At first, I didn't really understand how SDF worked, so I tried using the dumb approach of drawing a character on a bitmap, and then manually trying to calculate the SDF values. This actually takes a bit of time to code up, it's really slow to run, and the results are sort of poor. I didn't really understand that the shader really only cares about SDF values for the one or two pixels near the edge of a glyph, and the SDF values need to have subpixel accuracy. True, you might see some demos of people adjusting SDF cut-off values to make variations of a font with different font weights. But for normal situations, you only care about SDF values within a pixel or two of the edges of a glyph because when those values are linearly interpolated, you get a good approximation of the angle of the edge in that area. And you really do need subpixel accuracy or your linear interpolation will simply give you back your chunky pixels. To get that sub-pixel accuracy using a raster approach, you would have to draw your glyphs at a really big size and then scale the bitmaps down, but that's even slower and you lose a lot of accuracy.

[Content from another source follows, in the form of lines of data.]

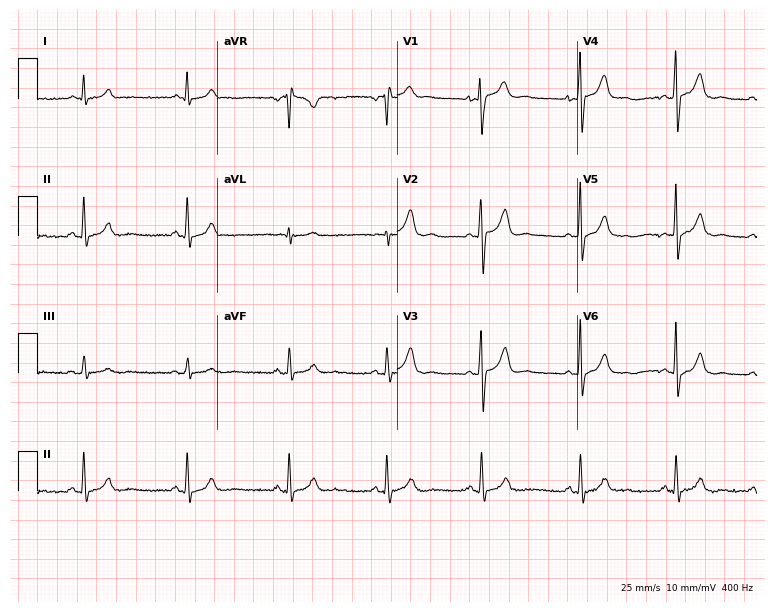
ECG (7.3-second recording at 400 Hz) — a 22-year-old man. Labelled as a normal ECG.
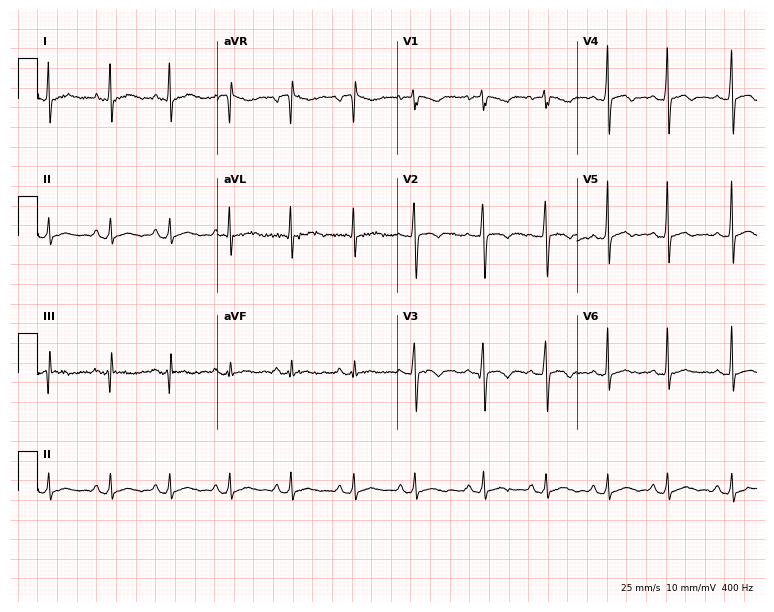
Standard 12-lead ECG recorded from a 20-year-old female patient (7.3-second recording at 400 Hz). None of these six findings is recorded: first-degree AV block, right bundle branch block, left bundle branch block, sinus bradycardia, atrial fibrillation, sinus tachycardia.
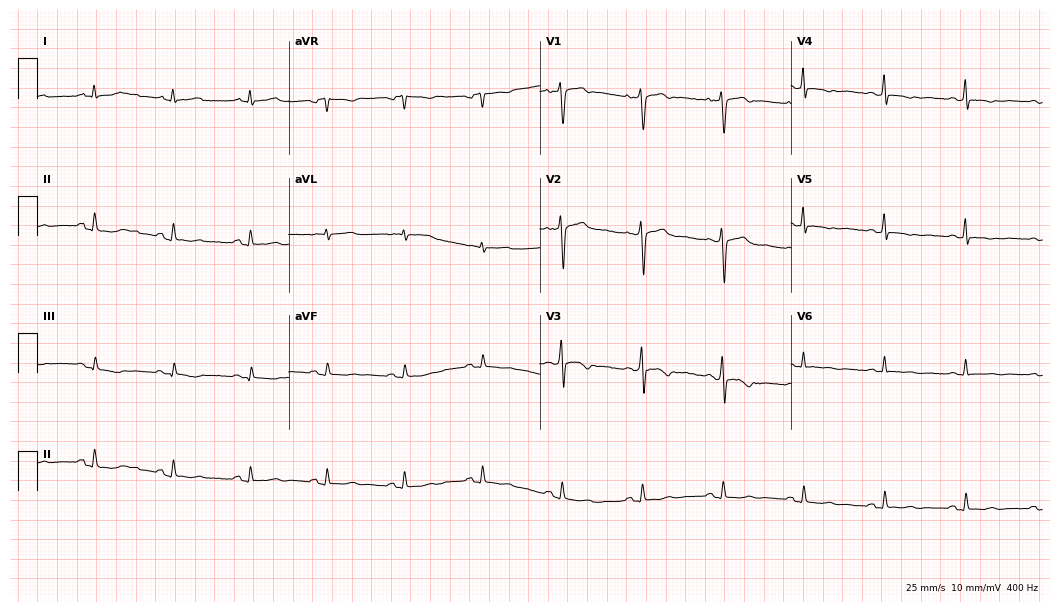
Electrocardiogram (10.2-second recording at 400 Hz), a 37-year-old female patient. Of the six screened findings (first-degree AV block, right bundle branch block (RBBB), left bundle branch block (LBBB), sinus bradycardia, atrial fibrillation (AF), sinus tachycardia), none is recorded.
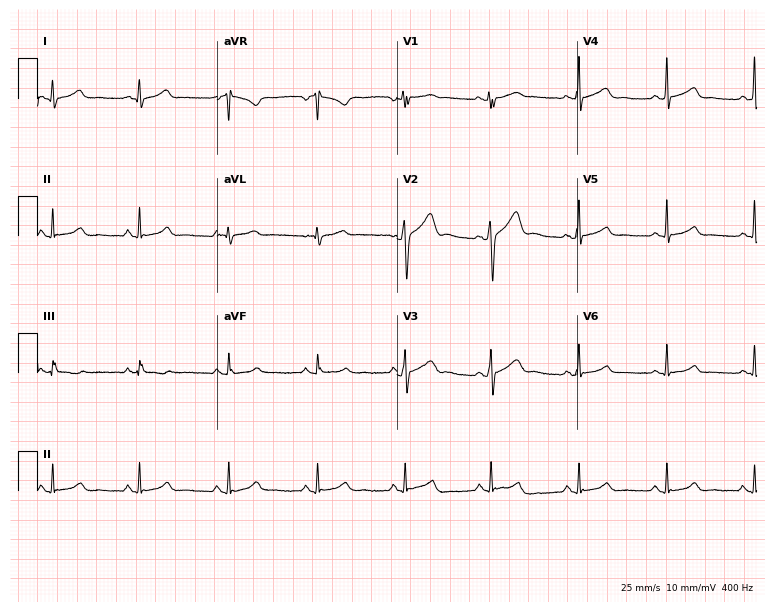
12-lead ECG from a man, 21 years old (7.3-second recording at 400 Hz). Recorded interpretation: within normal limits.

Instead, it turned out to be both faster and more accurate to generate the SDF directly from the vector representation. I already had a vector graphics engine, which made it easier, but you actually don't need much vector logic. Basically, you only need a few things. You need a way to extract the bezier curves of each glyph. I was working in JavaScript, so typr.js and opentype.js were available libraries for that. Then you need a Bezier subdivider to convert all the bezier curves to lines. Then you take that bag of lines and throw them into a Point-in-Polygon routine (that calculates whether you cross an even or odd number of lines to see if you're inside a polygon or not) to get the sign and a Distance-to-Line routine to get the distance, and you're done. Since you're working with floating-point values, you get very high precision with sub-pixel accuracy. And since you don't have to scan through lots of pixels to calculate distances, it turns out it's really fast. That actually makes sense because even old computers could render vector fonts at a reasonable speed, so it should be possible to calculate a low-resolution SDF quite quickly too.


So, yeah. Calculate your SDF textures at runtime straight from the vector representation because it's not much code and it's faster.